Newsweek

THE GIVING PLEDGE: 10 YEARS AFTER

“THE MAN WHO DIES RICH DIES DISGRACED.” Andrew Carnegie, The Gospel of Wealth, 1889. In 2010, Bill and Melinda Gates and Warren Buffett started the Giving Pledge, a promise by very rich people to give away half their wealth before they die. The idea was to change the world of giving by encouraging more people with outrageous amounts of money to give more sooner, and most of all to give differently—to share ideas and best practices and make their giving more effective. Instead of (or perhaps in addition to) spending their money on a new helipad for their yacht in Cap d’Antibes, 206 individuals or couples have publicly promised to give half or more of their money away to those who need it. You’d think that would be cause for celebration, or at least a begrudging “thanks.”

Nope.

Why? Maybe it comes back to the fact that we are, in the words of Senator Bernie Sanders, “sick and tired of billionaires,” a feeling that has been growing over time—and hasn’t seemingly abated even as the rich have stepped up during the Covid-19 pandemic. (See story, page 32.) Maybe it just comes down to envy on our part. Perhaps the idea that a handful of people feel they can save the world feels like hubris. “How dare they?” Maybe the Kochs and Mercers (climate denialism) and the Selzes (antivax) have given philanthropy a bad name.

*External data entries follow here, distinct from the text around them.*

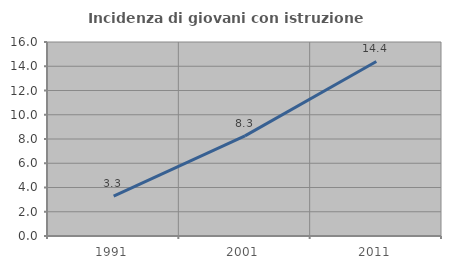
| Category | Incidenza di giovani con istruzione universitaria |
|---|---|
| 1991.0 | 3.284 |
| 2001.0 | 8.257 |
| 2011.0 | 14.397 |
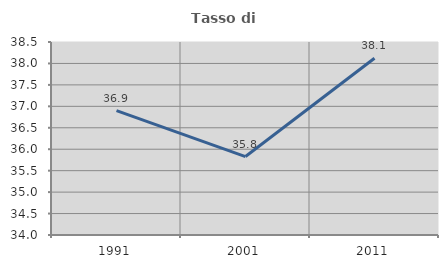
| Category | Tasso di occupazione   |
|---|---|
| 1991.0 | 36.898 |
| 2001.0 | 35.829 |
| 2011.0 | 38.122 |
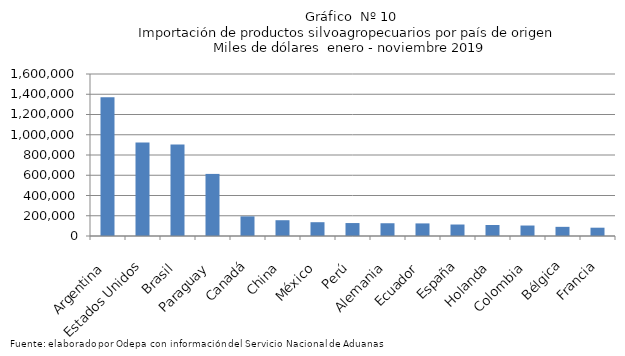
| Category | Series 0 |
|---|---|
| Argentina | 1371496.253 |
| Estados Unidos | 923096.883 |
| Brasil | 904039.049 |
| Paraguay | 613252.991 |
| Canadá | 193857.365 |
| China | 155853.409 |
| México | 136238.08 |
| Perú | 127861.447 |
| Alemania | 125953.127 |
| Ecuador | 124370.836 |
| España | 113415.729 |
| Holanda | 108884.163 |
| Colombia | 103428.462 |
| Bélgica | 90449.846 |
| Francia | 81999.639 |
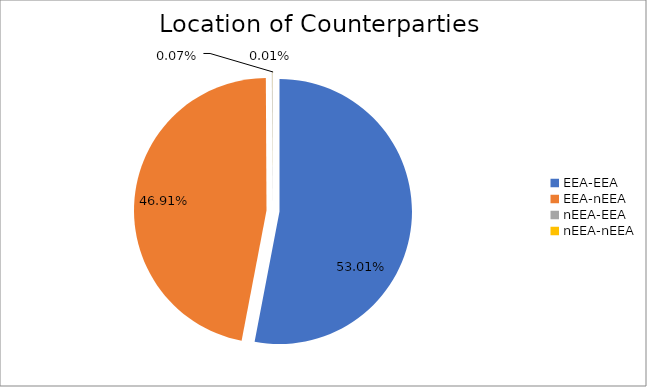
| Category | Series 0 |
|---|---|
| EEA-EEA | 7493996.858 |
| EEA-nEEA | 6631924.746 |
| nEEA-EEA | 9484.669 |
| nEEA-nEEA | 1806.644 |
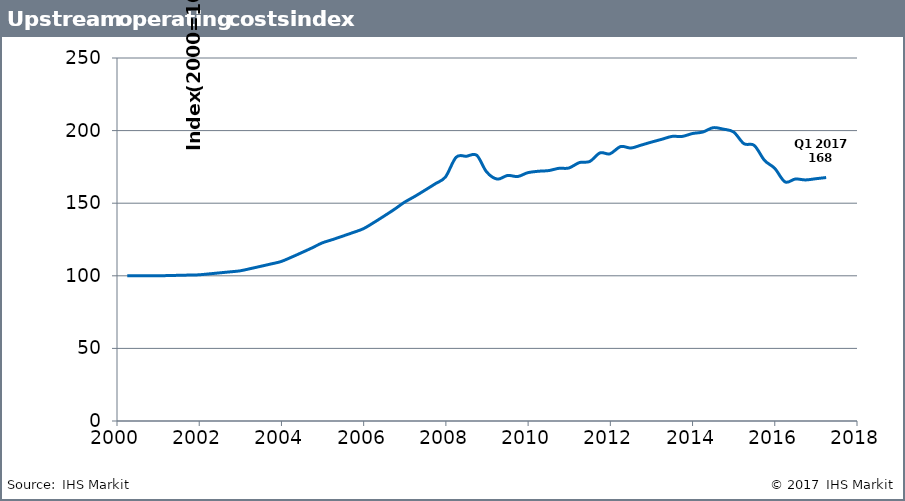
| Category | UOCI |
|---|---|
| 2000.25 | 100 |
| 2000.5 | 100 |
| 2000.75 | 100 |
| 2000.99 | 100 |
| 2001.25 | 100.168 |
| 2001.5 | 100.336 |
| 2001.75 | 100.504 |
| 2001.99 | 100.673 |
| 2002.25 | 101.35 |
| 2002.5 | 102.031 |
| 2002.75 | 102.717 |
| 2002.99 | 103.407 |
| 2003.25 | 104.974 |
| 2003.5 | 106.564 |
| 2003.75 | 108.178 |
| 2003.99 | 109.817 |
| 2004.25 | 112.892 |
| 2004.5 | 116.054 |
| 2004.75 | 119.304 |
| 2004.99 | 122.645 |
| 2005.25 | 125.012 |
| 2005.5 | 127.424 |
| 2005.75 | 129.883 |
| 2005.99 | 132.389 |
| 2006.25 | 136.725 |
| 2006.5 | 141.203 |
| 2006.75 | 145.827 |
| 2006.99 | 150.604 |
| 2007.25 | 154.794 |
| 2007.5 | 159.102 |
| 2007.75 | 163.529 |
| 2007.99 | 168.079 |
| 2008.25 | 181.682 |
| 2008.5 | 182.338 |
| 2008.75 | 182.995 |
| 2008.99 | 171.562 |
| 2009.25 | 166.606 |
| 2009.5 | 169.095 |
| 2009.75 | 168.387 |
| 2009.99 | 171 |
| 2010.25 | 172 |
| 2010.5 | 172.459 |
| 2010.75 | 174.027 |
| 2010.99 | 174.224 |
| 2011.25 | 178 |
| 2011.5 | 178.745 |
| 2011.75 | 184.666 |
| 2011.99 | 184 |
| 2012.25 | 189 |
| 2012.5 | 188 |
| 2012.75 | 190 |
| 2012.99 | 192 |
| 2013.25 | 194 |
| 2013.5 | 196 |
| 2013.75 | 196 |
| 2014.0 | 198 |
| 2014.25 | 199 |
| 2014.5 | 202 |
| 2014.75 | 201 |
| 2015.0 | 199 |
| 2015.25 | 191 |
| 2015.5 | 189.831 |
| 2015.75 | 179.516 |
| 2016.0 | 173.97 |
| 2016.25 | 164.662 |
| 2016.5 | 166.644 |
| 2016.75 | 166.024 |
| 2017.0 | 166.862 |
| 2017.25 | 167.671 |
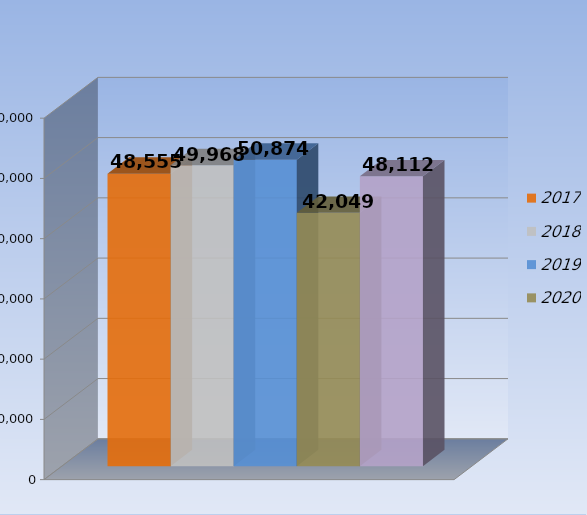
| Category | 2017 | 2018 | 2019 | 2020 | 2021 |
|---|---|---|---|---|---|
| 0 | 48555 | 49968 | 50874 | 42049 | 48112 |
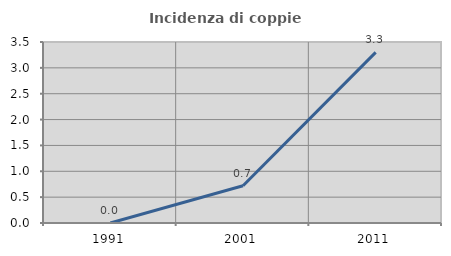
| Category | Incidenza di coppie miste |
|---|---|
| 1991.0 | 0 |
| 2001.0 | 0.719 |
| 2011.0 | 3.3 |
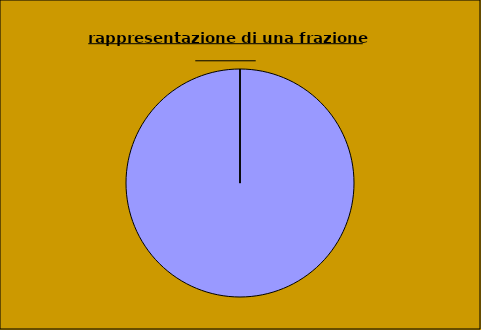
| Category | Series 0 |
|---|---|
| x | 4 |
| y | 0 |
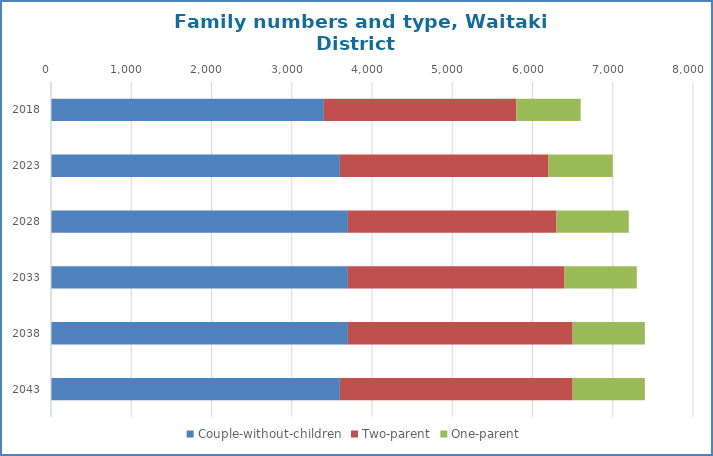
| Category | Couple-without-children | Two-parent | One-parent |
|---|---|---|---|
| 2018.0 | 3400 | 2400 | 800 |
| 2023.0 | 3600 | 2600 | 800 |
| 2028.0 | 3700 | 2600 | 900 |
| 2033.0 | 3700 | 2700 | 900 |
| 2038.0 | 3700 | 2800 | 900 |
| 2043.0 | 3600 | 2900 | 900 |
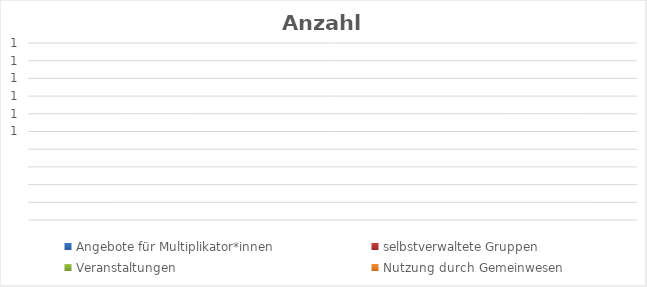
| Category | Angebote für Multiplikator*innen | selbstverwaltete Gruppen | Veranstaltungen | Nutzung durch Gemeinwesen |
|---|---|---|---|---|
| 0 | 0 | 0 | 0 | 0 |
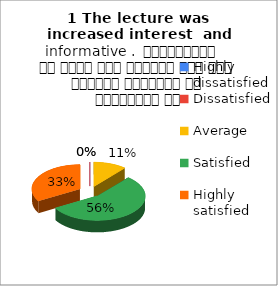
| Category | 1 The lecture was  increased interest  and informative .  व्याख्यान से रुचि में वृद्धि हुई एवं शिक्षण जानकारी से परिपूर्ण था |
|---|---|
| Highly dissatisfied | 0 |
| Dissatisfied | 0 |
| Average | 1 |
| Satisfied | 5 |
| Highly satisfied | 3 |

Whatever the reason, the Pledge has certainly had its critics. On the fifth anniversary, Bloomberg.com analyzed the estates of 10 Pledgers who’d died and found most had not given away half before they died. It concluded that the Pledge was more like joining a “club” than a genuine commitment. In June 2019, in The Chronicle of Philanthropy, journalist Marc Gunther concluded that the Pledge hasn’t “turbocharged philanthropy” as intended. He suggested that many Pledgers aren’t really living up to their commitment and only joined for the cachet. Kelsey Piper of Vox called the Pledge “disappointing” because more billionaires haven’t signed up.